--- START ---

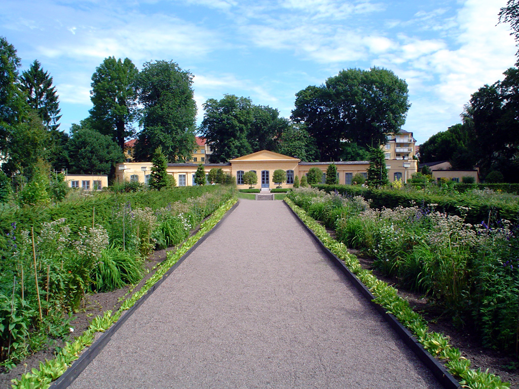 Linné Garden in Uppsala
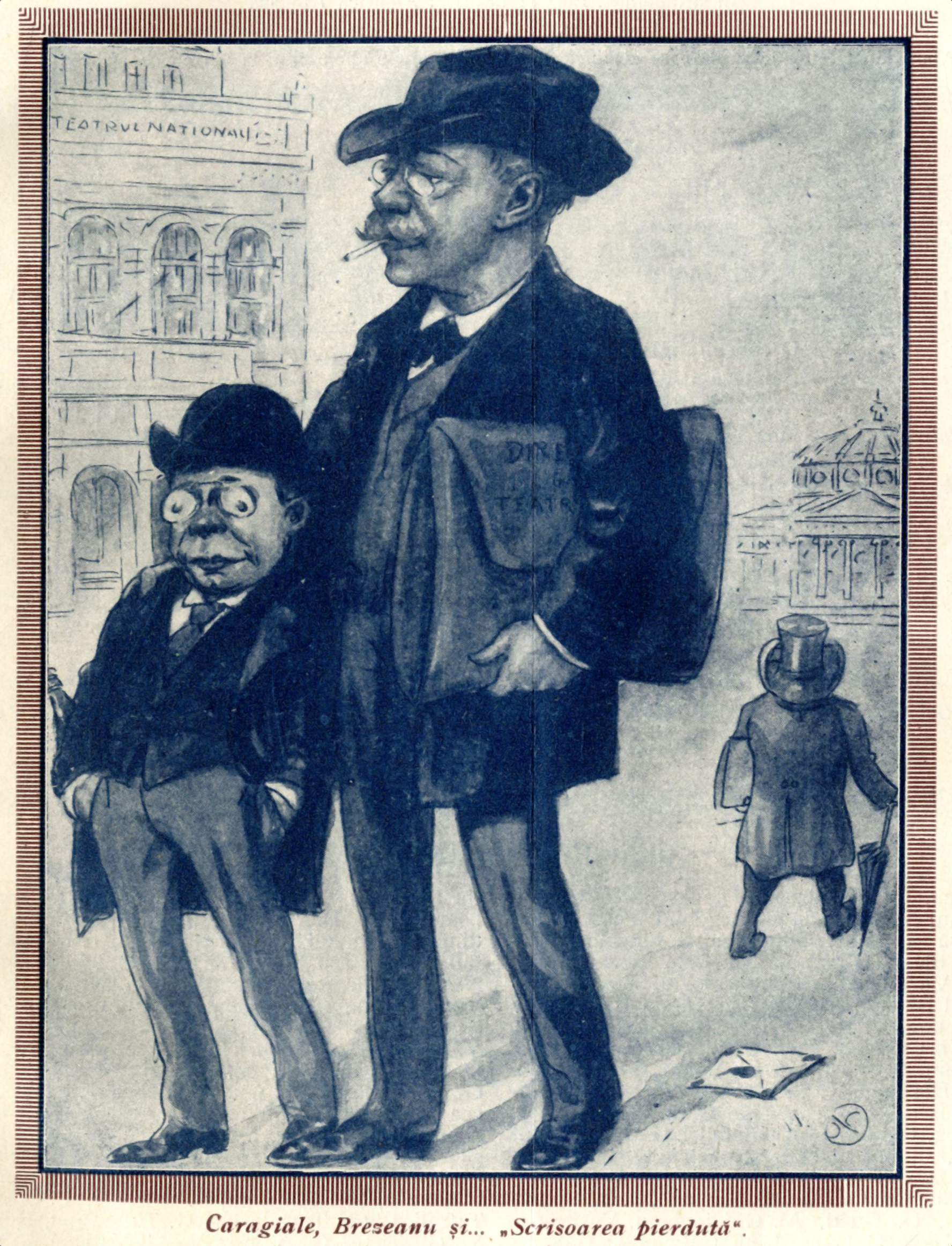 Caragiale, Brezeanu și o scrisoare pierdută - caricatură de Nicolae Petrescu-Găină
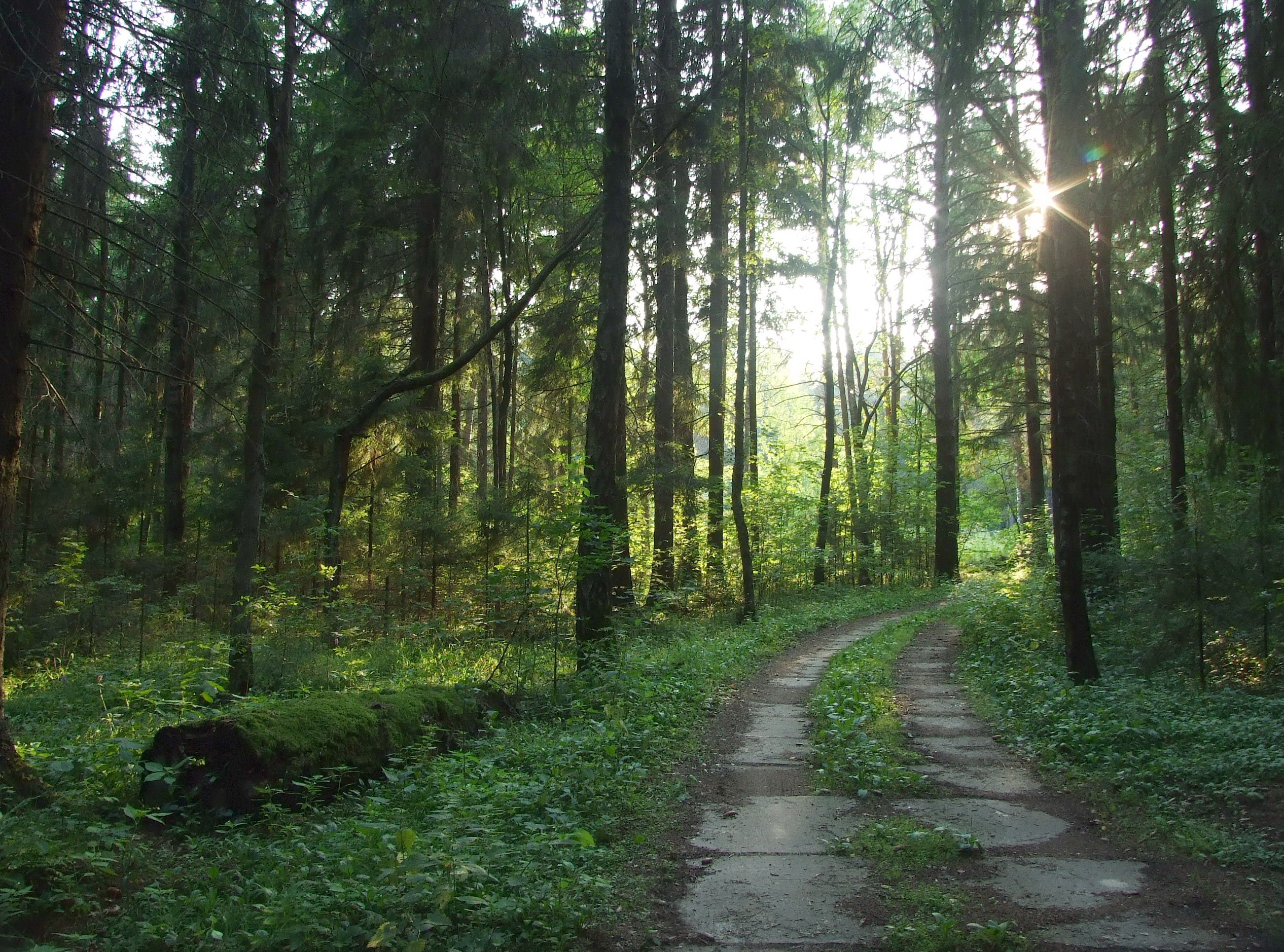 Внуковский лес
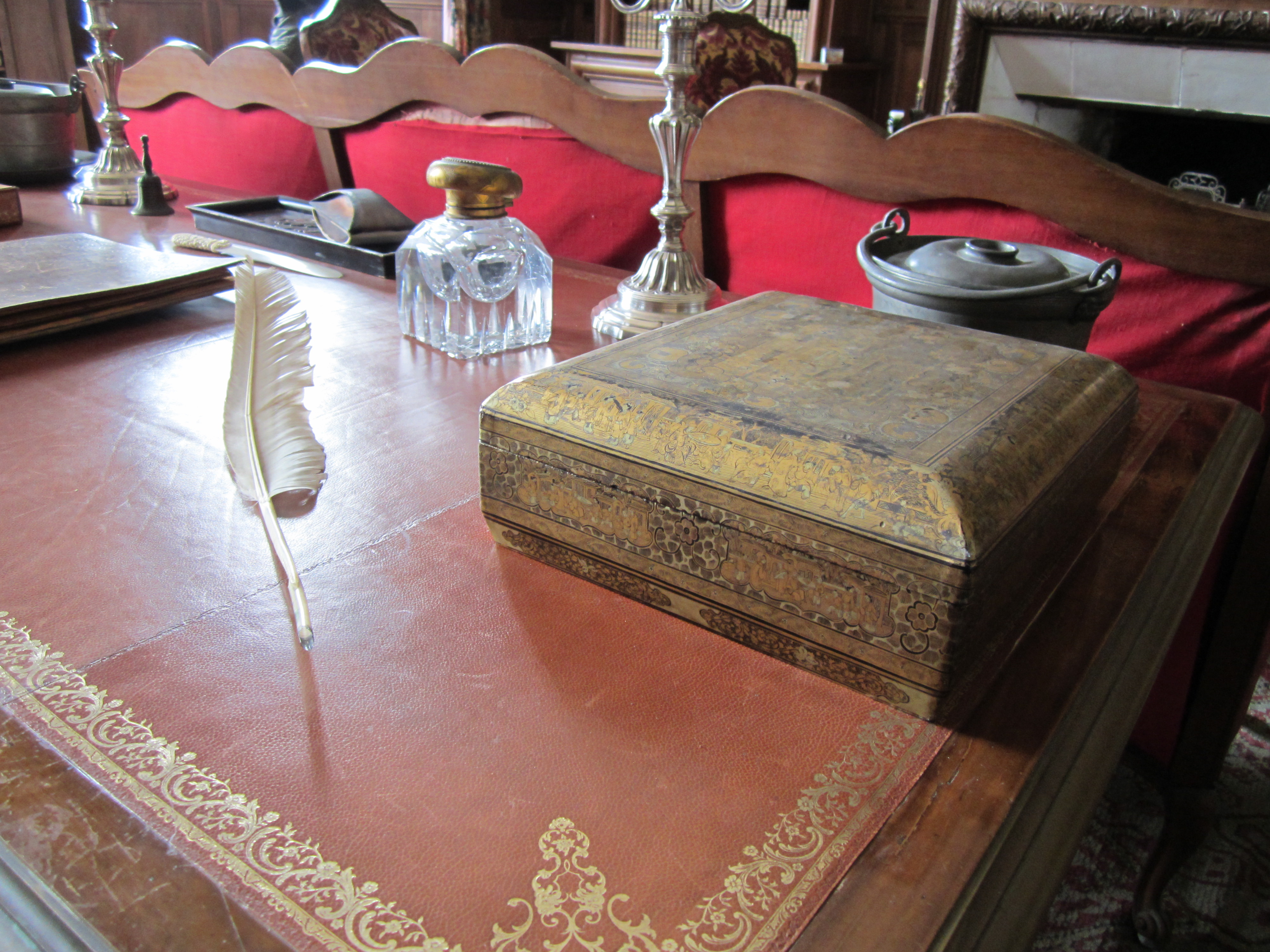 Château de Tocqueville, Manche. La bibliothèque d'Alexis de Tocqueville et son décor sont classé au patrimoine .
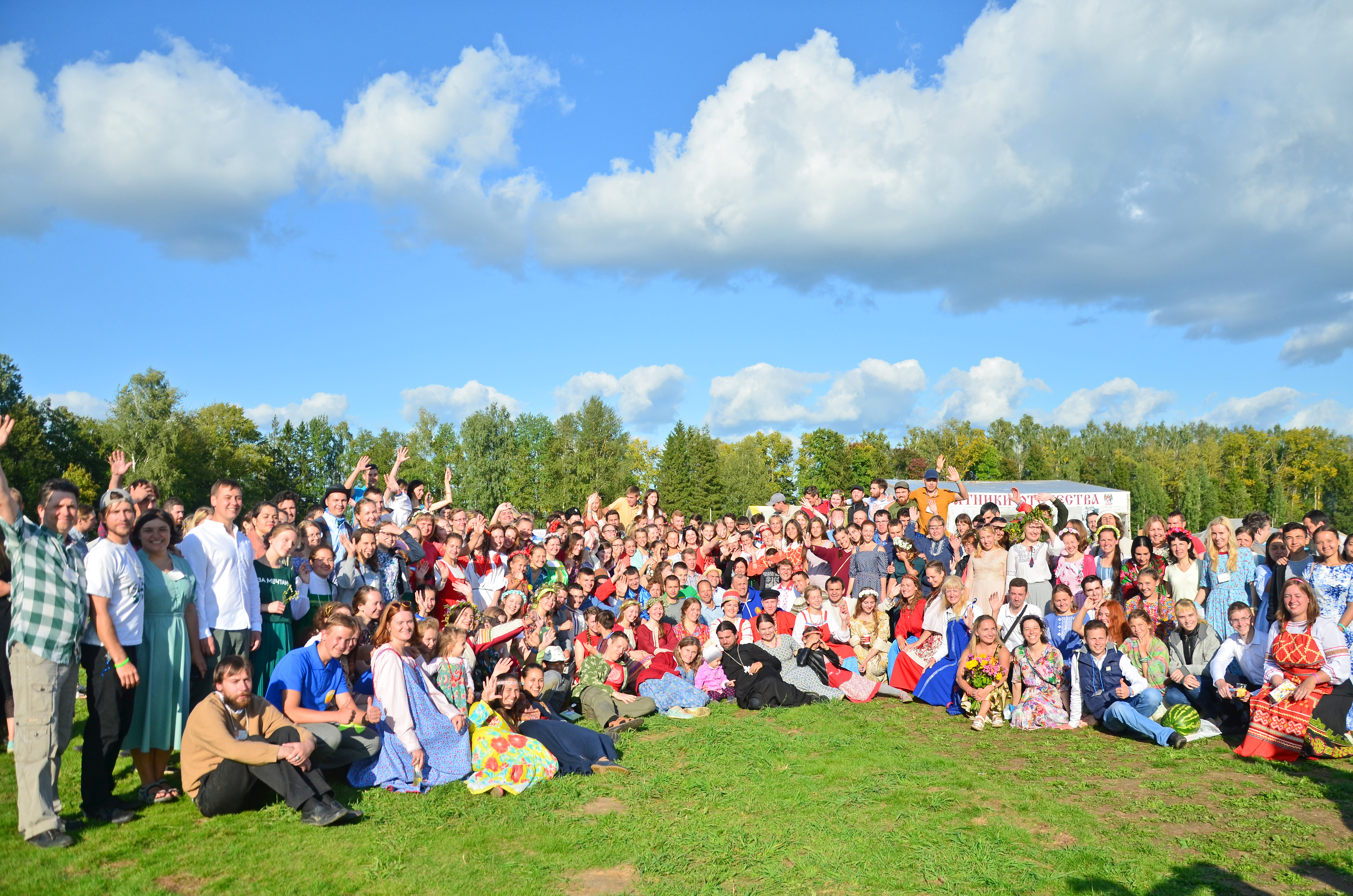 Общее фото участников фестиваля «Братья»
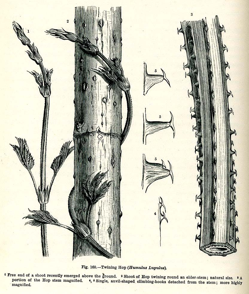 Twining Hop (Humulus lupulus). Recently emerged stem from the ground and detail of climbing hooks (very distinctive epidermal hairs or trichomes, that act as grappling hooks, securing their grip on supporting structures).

--- END ---

__Exercise instructions__:
Take the data above and repeat it exactly, leaving each picture out.

__Task answer__:
 Linné Garden in Uppsala
 Caragiale, Brezeanu și o scrisoare pierdută - caricatură de Nicolae Petrescu-Găină
 Внуковский лес
 Château de Tocqueville, Manche. La bibliothèque d'Alexis de Tocqueville et son décor sont classé au patrimoine .
 Общее фото участников фестиваля «Братья»
 Twining Hop (Humulus lupulus). Recently emerged stem from the ground and detail of climbing hooks (very distinctive epidermal hairs or trichomes, that act as grappling hooks, securing their grip on supporting structures).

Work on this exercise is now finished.